Recently (May 6), a fascinating new privatization article appeared on SSRN - The Link between Demographic Representation and Federal Contracting Decisions, by Professors Deanna Malatesta (Purdue University Indianapolis), Sergio Fernandez (Indiana University Bloomington), and Craig Smith (University of Arizona). This important article is forthcoming in the Public Administration Review.
Here is the abstract:
Relying on the traditional claims associated with the theory of representative bureaucracy, this study examines whether the racial and gender characteristics of contracting officers and other public agency personnel affect decisions to award contracts to members of socially and economically disadvantaged groups. The expectation under the theory is that decision makers are inclined to provide substantive benefits to the groups to which they belong. Our seemingly related regression (SUR) models provide evidence that is consistent with the theory for racial minorities but not for women. In fact, more women in agency senior positions are associated with fewer contract dollars awarded to women-owned small businesses. This finding offers preliminary evidence that implicit biases against women may be more intractable than biases against racial minorities. Results of our analyses have important implications for the effectiveness of the Small Disadvantaged Business (SDB) program and the Women-Owned Small Business (WOSB) program, both of which are intended to address the significant historical underrepresentation of racial minorities and women in government procurement. We believe a main contribution of the research stems from the introduction of plausible explanations for our findings from social psychology that should be useful for future research on representative bureaucracy.
This is an important side of government outsourcing and privatization - at least on the federal level (and I think in many states), privatization and contracting out involves not only cost-saving conserations, but other policy objectives as well - like providing a boost to minority-owned or women-owned businesses (the latter contributes to the commonplace anecdotes about entrepreneurs listing their marginally-involved wives as the "owner"on the business in order to be eligible for lucrative government contracts. Before turning to the findings in this new article, I must point out a more preliminary observation: the federal government has long recognized that government contracts are a significant boost to the private firms that obtain them, helping them expand operations, cultivate credit, and capture greater market share. This recognition is the entire basis for the federal laws requiring that firms owned by womena and minorities get favorable treatment in the selection process. Yet the same recogniztion disappears when politicians are talking about privatization and outsourcing in general - then, suddenly it's all about what the firms can do for the taxpayers, supposedly saving boatloads of money for the public fisc. They omit how beneficial the contracts are for the firms that obtain them, how such contracts can distort the market and provide ancillary (and unfair) advantages for the firms that get the contracts. The fact that favoring minorities and women in government contracts helps these groups implies that government contracts in general provide intangible (and sometimes quite tangible) subsidies for the private firms - which brings into question whether the taxpayers are really getting the best deal they could. My point is that outsourcing is not all about saving money for the taxpayers - it's also about the benefits to the contractors. But they don't discount their rates to the taxpayer to offset this benefit.
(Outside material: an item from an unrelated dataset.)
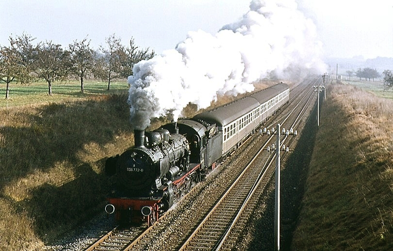 Dampflok 038 772 (ex 38 1772) am auf der Gäubahn bei Hochdorf.

If they were required to do this (that is, required to give the taxpayer the best possible deal, which is what the private sector would demand), then most would no longer be interested in the government contract.
Now, about the findings here: very signficant contribution to the literature. Their first observation - that the government officials tend to favor contractors from the same ethnic group - is, in my view, the more significant. The conclusion that bias against women is super-strong - based on the fact that even female officials fail to favor women-owned businesses - is, well, one of many conclusions that one could draw from that fact. The evidence that government outsourcing and privatization - which is becoming ubiquitous - involves a measurable amount of favoritism and self-interest by the officials selecting contracts - that's rather alarming. And undermines the idea that taxpayer savings really control these decisions.